僕が見つけた時には、辺りには血の匂いが満ちていて、それに釣られた野犬や烏が内蔵を食い漁っていたよ。顔なんてとっくに原型を留めちゃいなかった。




誰に殺されたかって?そのくらいの謎、僕が解いたさ。自殺だったよ。じ、さ、つ♪彼は自ら死んだのさ。どうやって自殺したのかについては…説明する意味はないだろう。それは関係のないことだ。暇なら君が考えるといい。まるで探偵になったようで中々楽しいぜ。
それはさておき、僕は彼の死体を見て少なからずショックを受けた。だって彼といる時間はとても楽しかったからね。もうそんな時間は味わえない。もう鬼ごっこができない。でもそんなショックも、彼の手に握り締められた手紙を見たら吹っ飛んじゃった。「内容は何だったんだ」?あのさ、ただ急かすんじゃなくて、自分で考えてみろよ…ま、いいけど。簡単に言うと遺書のようなラヴレターさ。……おいおい、ジョークじゃなくて本当だぜ。僕はそう受け取ったよ。仕方ないから読んであげようか。誤解されたらたまんないからね。現代風に翻訳はするけど、内容は変わってないから。

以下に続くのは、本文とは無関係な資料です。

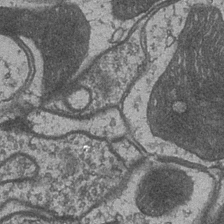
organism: Drosophila
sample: Optic medulla
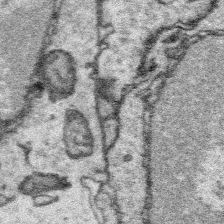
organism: Platynereis dumerilii
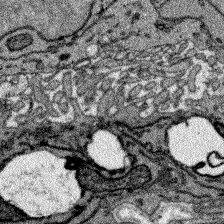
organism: Zebrafish
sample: Larval olfactory bulb
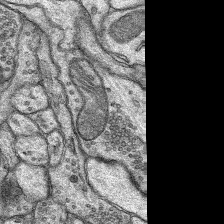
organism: Rat
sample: Hippocampus
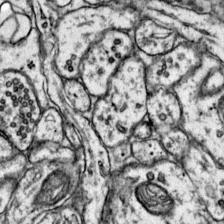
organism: Mouse
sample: Primary visual cortex
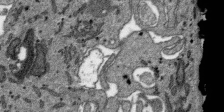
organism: Human
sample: Lung epithelial cells, uninfected (mock) control
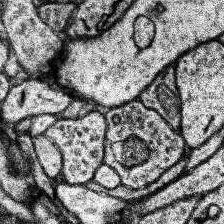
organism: Human
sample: Temporal Lobe
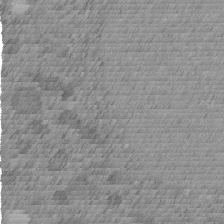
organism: C. elegans
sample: C. elegans embryo early stage
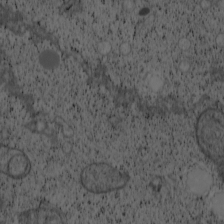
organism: African green monkey
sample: COS-7 cells

「これをお前が読んでいる時には、俺はもう死んでいるだろう。俺は安心院なじみが凄く嫌いだが好きだった。お前から逃げることにもう疲れた。生きてるうちはお前から逃げることもできない。だから死ぬことにする」とまあ、そんな内容だったかな。


いやーびっくりしたよ。だってまさか彼に好かれてるなんてこれっぽっちも思わなかったもん。死んで逃げるほど僕のことが嫌いだってのに、その僕が好きって。矛盾なんてものじゃない。あべこべだ。
僕は嫌いじゃなかったね。むしろ好きだと言っていい。つまり僕と彼は相思相愛だったのさ。周りが風景の中、彼だけは異質な存在に見えていた。ちゃんと人間に見えてたかは正直定かじゃないけど、風景よりはましだろ。
で、その存在が消えちゃって、また僕の視界には風景しかなくなった。楽しみがなくなってしまった。

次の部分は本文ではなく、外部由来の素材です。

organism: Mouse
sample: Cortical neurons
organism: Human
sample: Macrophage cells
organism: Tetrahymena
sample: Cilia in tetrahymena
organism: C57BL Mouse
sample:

…おいおい、まさかこんなお涙頂戴の安っぽいドラマで終わると思ったのかい?
冗談じゃない!これで終わったら、僕が彼との鬼ごっこに負けたことになるだろ?僕はこれでも負けず嫌いだからね。死んだからってそれで終わらせてあげないよ。こんなときにこそ、この全知全能の安心院さんだ。

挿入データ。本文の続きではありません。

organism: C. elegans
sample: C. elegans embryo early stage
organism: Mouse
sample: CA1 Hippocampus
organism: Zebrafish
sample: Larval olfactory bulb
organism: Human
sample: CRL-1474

彼を生き返らせてあげたのさ。どっかの女の赤ん坊として、ね。

ただ生き返らせるだけじゃつまらないから、折角だし他の国に移動したよ。そして物心着く頃、彼の前に姿を現した。成長していく過程を見るのも飽きなかったよ。僕を目の前にした反応は何一つ変わらなかった。また楽しい鬼ごっこの再開…と思ったら、また死んだのさ。今度は顔が丸焦げて宙吊りになってたよ。そして右手にはしわくちゃになった遺書。仕方ないからまた生き返らせたけど、まーた死んでさ。全部遺書を持っての、見るに堪えないような自殺。


その次も、そのまた次も……




彼はずっと、遺書を書いては自殺した。



ほら、この手紙の束を見てごらん。これぜーんぶが、彼からの遺書もどきのラヴレターなんだぜ。こんだけ思われてる僕って凄いと思わない?






「……おや、顔色が悪いよ?」


どうやらちゃんと僕の話を聞いていたようだ。興味も持ってくれたようで感心感心。長時間口を動かした甲斐があったってもんだ。


「実はこの話をするのは『名前』、君が初めてでね。で、どうだった?面白かっただろ」
「……これ、意味が分かると怖い話ってやつだろ」
「ああ、最近流行りのやつかい?ん、もう古いのかな……ま、どっちでもいいか」




で。君は一体何に気がついたのかな?
そして出来れば、君の胸ポケットに入れてある「手紙」を僕に渡して欲しいな。





君からのラヴレターを、一回くらい直接手渡しで受け取りたいんだよ。